Француз разложил перед опешившим паном врачом целый веер документов, из которых вытекало, что умерший в Ницце мсье БутонА, завещал небольшое шато в окрестностях Тулузы, целый ряд ценных бумаг и акций, а также четыреста восемьдесят шесть тысяч евро на счетах, Зденеку Вхрличке, уроженцу Остравы. А в случае смерти оного – наследникам упомянутого пана в равных долях.


Это было похоже на ошибку, но вечно нахмуренный нотариус ответил, что его агентство слишком дорожит своей репутацией, чтобы совершать такие ошибки. Он положил перед опешившим паном врачом дневниковые записи и старые фотографии, на которых пан врач узнал своего отца. Еще молодого, в обнимку с кудрявым молодым человеком со шрамом на левой скуле.

Нотариус рассказал историю о двух молодых людях. Об отце пана врача и мсье Бутона, тогда еще просто Якубе Гораке. О том, что пан Зденек спас пана Якуба. Спас ценою карьеры, свободы и, в конце концов, жизни. Пан Якуб сбежал во Францию, а отца исключили из партии, впаяли два года условно. И его путь лежал только в забой, из которого живым отец уже не вышел.

Теперь, когда пан Зденек и его супруга скончались, и других наследников не имелось, получалось, что единственным наследником должен стать пан врач. Пан врач не стал противиться Воле Господа, и принял наследство, обещав половину отдать на дело Святой Римской Церкви.

Через три месяца, уплатив Пятой Республике все налоги, и немалые комиссионные мсье Бланше, пан врач получил всё, что ему причиталось, и половину действительно отписал Церкви. Неожиданно свалившееся богатство не испортило пана врача, но, напротив, сделало его еще более рьяным в вопросах веры. Он полностью переключился на Служение.

Семейное счастье, к вящей радости епископа, тоже не обошло пана врача стороной. Скромная и нежная прихожанка, восемнадцати юных лет, приглянулась пану врачу, и, ответив ему взаимностью, согласилась стать его супругой.

Уже был назначен день свадьбы, когда пан врач на своей Шкода Фабиа (он так и остался очень скромен) попал в аварию. Пан врач остался жив, и даже вполне здоров. Он отделался лишь ушибами и сотрясением мозга. Через три дня, он вышел из больницы.

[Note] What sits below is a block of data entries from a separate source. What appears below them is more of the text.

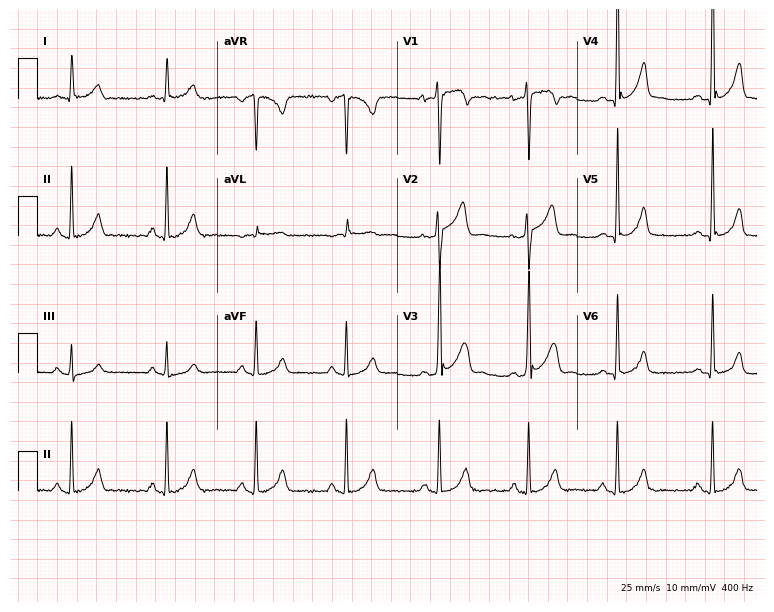
12-lead ECG (7.3-second recording at 400 Hz) from a 22-year-old male patient. Labelled as a normal ECG.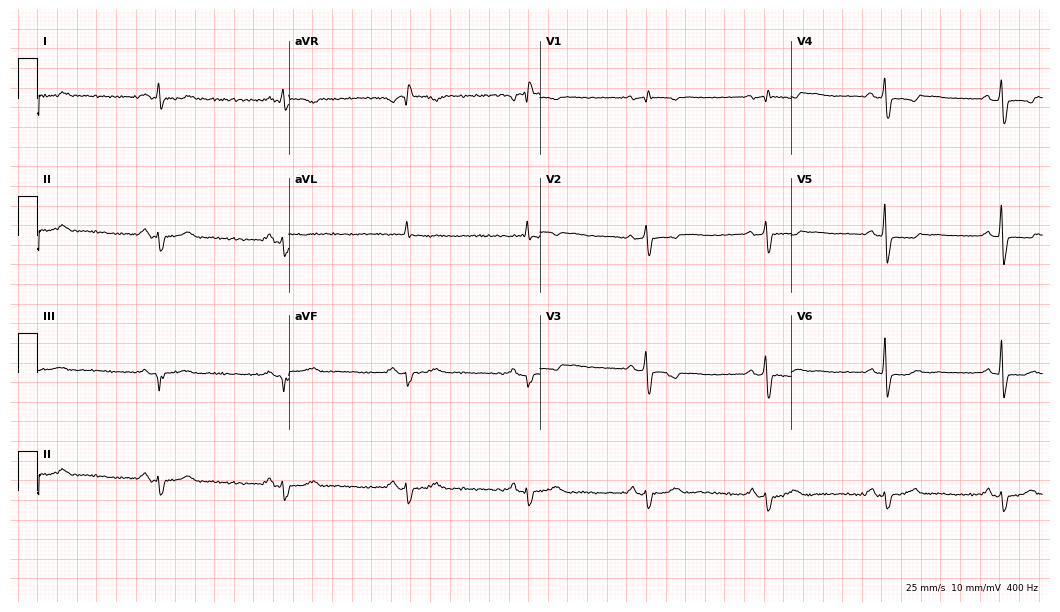
Resting 12-lead electrocardiogram. Patient: a male, 69 years old. The tracing shows sinus bradycardia (a sinus rate of 50 beats per minute or less).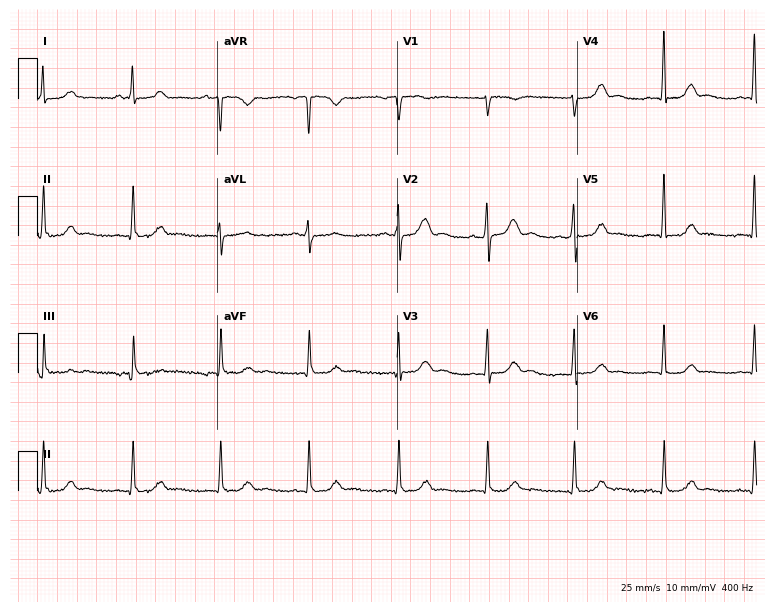
Electrocardiogram (7.3-second recording at 400 Hz), a 54-year-old female patient. Of the six screened findings (first-degree AV block, right bundle branch block, left bundle branch block, sinus bradycardia, atrial fibrillation, sinus tachycardia), none is recorded.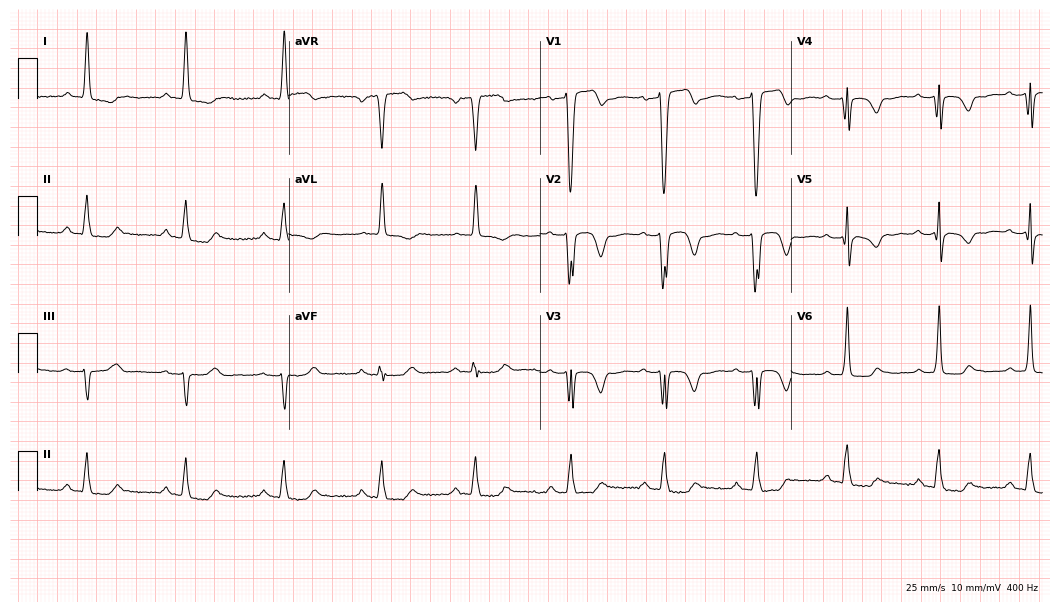
Resting 12-lead electrocardiogram. Patient: a 60-year-old male. None of these six findings is recorded: first-degree AV block, right bundle branch block (RBBB), left bundle branch block (LBBB), sinus bradycardia, atrial fibrillation (AF), sinus tachycardia.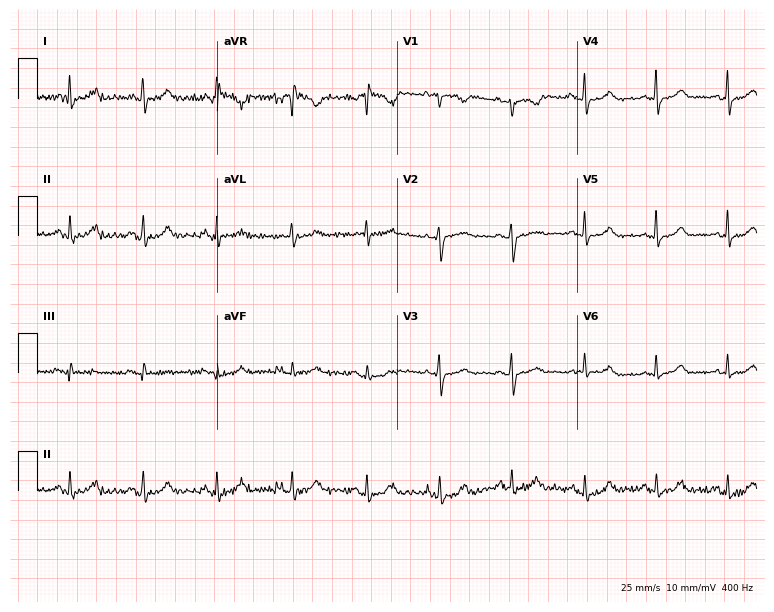
12-lead ECG from a female patient, 52 years old (7.3-second recording at 400 Hz). Recorded interpretation: within normal limits.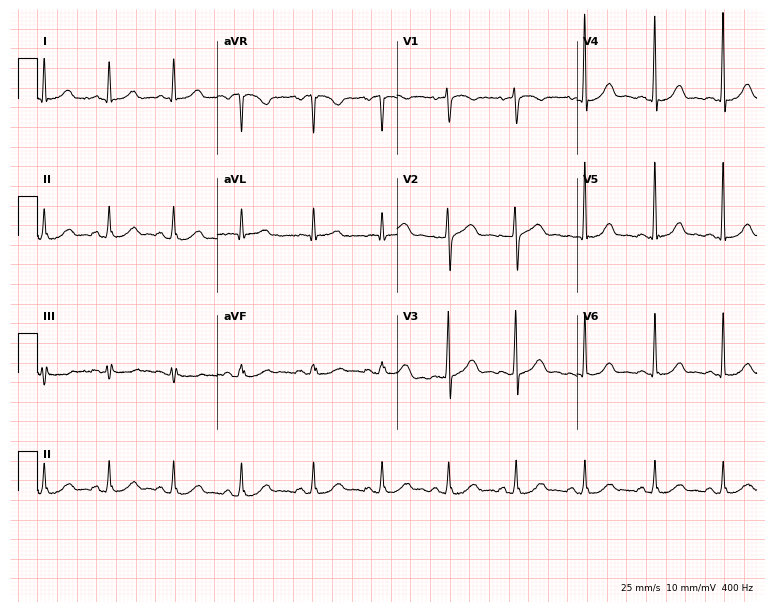
12-lead ECG from a 55-year-old female patient. Recorded interpretation: within normal limits.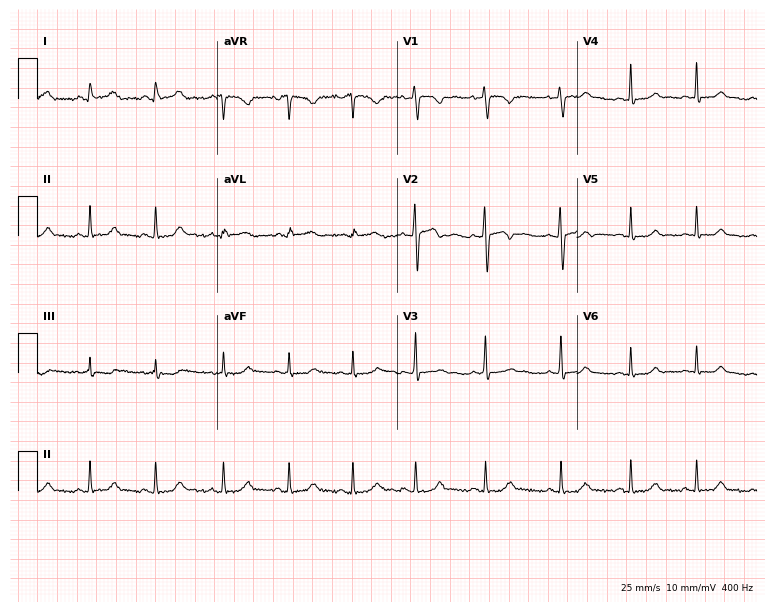
Electrocardiogram (7.3-second recording at 400 Hz), a 20-year-old female. Overall reading on record: normal ECG.

Но вышел другим человеком. Он, наконец, вспомнил, чем занимался у пана епископа.

Обладая чудовищной магнетической силой, пан епископ вознамерился усилить свой дар. И поручил пану врачу возглавить разработку прибора, усиливающего это воздействие. И, самое главное, способного передавать силу внушения на расстояние.

И это пану врачу почти удалось. Когда пан врач, уединившись, принялся листать свои деловые записи в специально созданной для него лаборатории, волосы зашевелились у него на голове.


А потом пан врач исчез. Через семь дней его труп нашли в местном парке, присыпанный землей. Безутешная невеста исчезла. По слухам – постриглась в монахини. На похоронах пан «Геббельс» произнес блистательную речь о справедливости, воздаянии, долге христианина, царстве Господа, и всепрощении. Особо расстроенным пан «Геббельс» не выглядел, он уже знал направление работы по прибору.